It was one of those great weekend mornings when Wynnie rose late, didn't bother to dress, brewed some chai, and picked up the Sunday Sun for an hour's read.

Page one featured the usual babe with boobs (Queen Elizabeth) and was followed by a Fitness World advertorial illustrating the joys of losing 348 pounds on the stationary step, pages of quasi news, pseudo editorials, colored comics, and "My God!" the man of  her dreams.

She'd seen him before. But where? Possibly The Lighting Store. After all, it was an ad for The Lighting Store. But she'd never been to The Lighting Store. Was he patron or staff? She hoped not staff because she could never fall in love with a lighting salesman, even if he were the man of her dreams. Her ideal man did look like this guy, who was obviously a model: tall (at least he looked tall compared to the coffee table), dark (but who can really tell with a black and white photo), dimpled, and tidy. And, although this couldn't be discerned from the photo, her dream guy was also confident, smart, deep-voiced, wrinkle-free, hirsute, smokeless, athletic, attentive, kind, generous, wealthy, beetle-browed (because nobody's perfect), and a superb lover.

Perhaps she would find him in the Personals. A quick scan revealed no matches. There was one, though, that sounded interesting:

"I'm not a neat freak but I like things to be clean and orderly; I play a nasty game of bridge but I'm not much of a challenge on the squash courts. My favorite dinner starts with a glass of Scotch, is followed by a Caesar salad, a steaming bowl of mussels in a wine broth, a small plate of linguini carbonara washed down with a nice glass of Cabernet Sauvignon, and followed by a chocolate-anything dessert (two forks) and an espresso--not a decaffeinated cappuccino. A suitable friend and possibly romantic partner would be someone who doesn't like chatting chirpily upon springing out of bed in the morning, who knows what hangers are for, who doesn't mind winning on the courts, and who is not afraid to eatChildren who have good table manners are welcome to join us."

Eat children! She was alarmed. Closer inspection revealed that she had simply read the ad incorrectly. It actually said "…who is not afraid to eat.(period, space) Children who have…" But it was too late, she could not shake the image of this child-eating monster. Sadly, Wynnie would not be responding to the ad. Besides, even if he didn't eat children, there was entirely too much emphasis on food and drink and he was undoubtedly a fat, slothful alcoholic. She knew that if he'd only lose a little weight and stay away from the booze, he'd do better on the squash courts. But how do you tell someone that?

She was, however, inspired enough by his ad to think about placing one of her own. It would go something like this:

I'm a bear at sunrise, but by sunset I'm a playful little cub. I try to stay out of the rain because my hair goes crazy when it gets wet and I don't have a fireplace to sit beside when I need to dry out and warm up. I'm looking for somebody who does have a fireplace and is not afraid to use it. But please, no bear rugs or dead-animal heads above the hearth.

Wait a minute. A fireplace? That would inevitably mean suburbia. And the burbs were definitely not an option. Hey, what happened to wealthy? Wealthy people can have fireplaces and live in the city. But was this what she really wanted? No matter, her reverie was interrupted by a knock at the door.

"I'm not dressed. Who is it?" she shouted.

"It's me, Kasim," responded her landlord.

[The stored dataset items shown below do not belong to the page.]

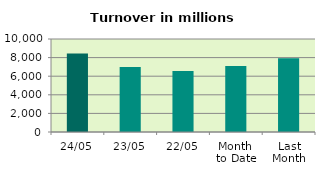
| Category | Series 0 |
|---|---|
| 24/05 | 8451.685 |
| 23/05 | 6985.546 |
| 22/05 | 6566.937 |
| Month 
to Date | 7105.82 |
| Last
Month | 7939.051 |
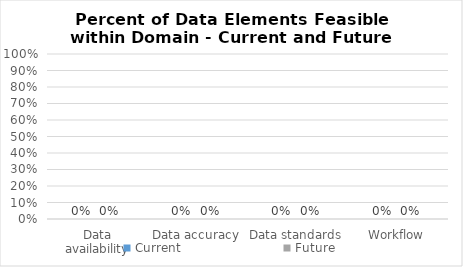
| Category | Current | Future |
|---|---|---|
| Data availability | 0 | 0 |
| Data accuracy | 0 | 0 |
| Data standards | 0 | 0 |
| Workflow | 0 | 0 |
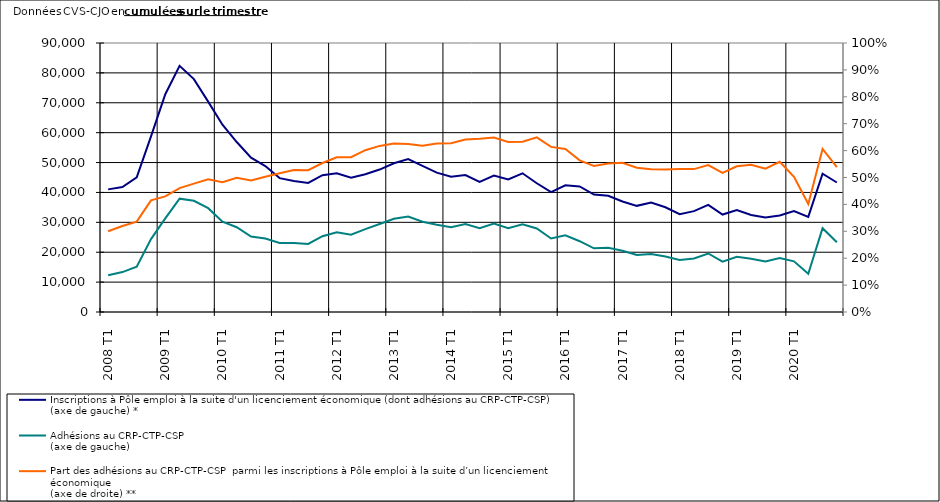
| Category | Inscriptions à Pôle emploi à la suite d'un licenciement économique (dont adhésions au CRP-CTP-CSP) 
(axe de gauche) * | Adhésions au CRP-CTP-CSP 
(axe de gauche) |
|---|---|---|
| 2008 T1 | 41024 | 12313 |
| 2008 T2 | 41814 | 13361 |
| 2008 T3 | 45060 | 15139 |
| 2008 T4 | 58759 | 24378 |
| 2009 T1 | 72864 | 31303 |
| 2009 T2 | 82369 | 37918 |
| 2009 T3 | 77923 | 37193 |
| 2009 T4 | 70390 | 34745 |
| 2010 T1 | 62656 | 30229 |
| 2010 T2 | 56873 | 28359 |
| 2010 T3 | 51623 | 25230 |
| 2010 T4 | 48843 | 24559 |
| 2011 T1 | 44787 | 23098 |
| 2011 T2 | 43807 | 23111 |
| 2011 T3 | 43192 | 22761 |
| 2011 T4 | 45782 | 25355 |
| 2012 T1 | 46417 | 26687 |
| 2012 T2 | 44898 | 25831 |
| 2012 T3 | 46102 | 27726 |
| 2012 T4 | 47655 | 29423 |
| 2013 T1 | 49757 | 31174 |
| 2013 T2 | 51145 | 31961 |
| 2013 T3 | 48886 | 30200 |
| 2013 T4 | 46620 | 29220 |
| 2014 T1 | 45228 | 28379 |
| 2014 T2 | 45843 | 29407 |
| 2014 T3 | 43554 | 28069 |
| 2014 T4 | 45627 | 29610 |
| 2015 T1 | 44361 | 28052 |
| 2015 T2 | 46410 | 29362 |
| 2015 T3 | 43076 | 27964 |
| 2015 T4 | 40082 | 24598 |
| 2016 T1 | 42386 | 25680 |
| 2016 T2 | 42005 | 23683 |
| 2016 T3 | 39275 | 21317 |
| 2016 T4 | 38893 | 21462 |
| 2017 T1 | 36957 | 20508 |
| 2017 T2 | 35517 | 19045 |
| 2017 T3 | 36606 | 19439 |
| 2017 T4 | 35041 | 18578 |
| 2018 T1 | 32711 | 17391 |
| 2018 T2 | 33742 | 17922 |
| 2018 T3 | 35854 | 19581 |
| 2018 T4 | 32604 | 16860 |
| 2019 T1 | 34073 | 18455 |
| 2019 T2 | 32482 | 17788 |
| 2019 T3 | 31644 | 16865 |
| 2019 T4 | 32299 | 18035 |
| 2020 T1 | 33768 | 16964 |
| 2020 T2 | 31810 | 12780 |
| 2020 T3 | 46279 | 28042 |
| 2020 T4 | 43325 | 23323 |
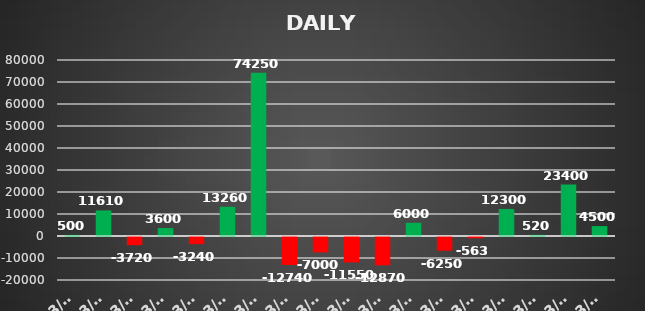
| Category | Series 0 |
|---|---|
| 2023-03-01 | 500 |
| 2023-03-02 | 11610 |
| 2023-03-03 | -3720 |
| 2023-03-06 | 3600 |
| 2023-03-13 | -3240 |
| 2023-03-14 | 13260 |
| 2023-03-15 | 74250 |
| 2023-03-17 | -12740 |
| 2023-03-20 | -7000 |
| 2023-03-21 | -11550 |
| 2023-03-22 | -12870 |
| 2023-03-23 | 6000 |
| 2023-03-24 | -6250 |
| 2023-03-27 | -562.5 |
| 2023-03-27 | 12300 |
| 2023-03-28 | 520 |
| 2023-03-29 | 23400 |
| 2023-03-31 | 4500 |
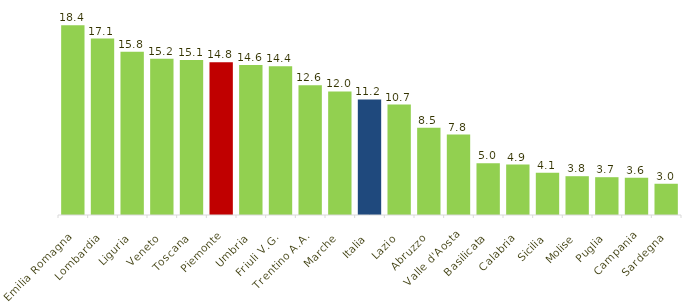
| Category | Studenti con cittadinanza straniera (ogni 100 iscritti)  |
|---|---|
| Emilia Romagna | 18.429 |
| Lombardia | 17.127 |
| Liguria | 15.845 |
| Veneto | 15.163 |
| Toscana | 15.06 |
| Piemonte | 14.829 |
| Umbria | 14.571 |
| Friuli V.G. | 14.443 |
| Trentino A.A. | 12.593 |
| Marche | 12.001 |
| Italia | 11.214 |
| Lazio | 10.718 |
| Abruzzo | 8.464 |
| Valle d'Aosta | 7.806 |
| Basilicata | 5.014 |
| Calabria | 4.895 |
| Sicilia | 4.11 |
| Molise | 3.767 |
| Puglia | 3.671 |
| Campania | 3.626 |
| Sardegna | 3.033 |

Wynnie threw a robe on over her thigh-length hockey jersey and went to the door. "Hi Kasim," she said, before he had a chance to state the reason for his presence, "Would it be too gauche to say in a personal ad 'looking for a wealthy, good looking guy?'"

"Wynnie, Wynnie, Wynnie," said Kasim, following her to the kitchen table where the news and notepaper lay. "What wealthy, good-looking guy is searching for a woman in the want ads?"

"Okay, so where would a wealthy good-looking guy go to find a me? Can I pour you some tea?" asked Wynnie reaching for a cup.

Kasim watched Wynnie intently as she poured the tea, added lots of milk, and two teaspoons of sugar to his favorite cup--the one with the little blue sheep, which had obviously been designed with a coffee drinker in mind. She handed him the tea and smiled. Ah, that smile, that crazy hair… "You know what they say, most accidents happen close to home," said Kasim.

"Meaning?"

"Meaning, a good-looking, wealthy guy might come right to your door."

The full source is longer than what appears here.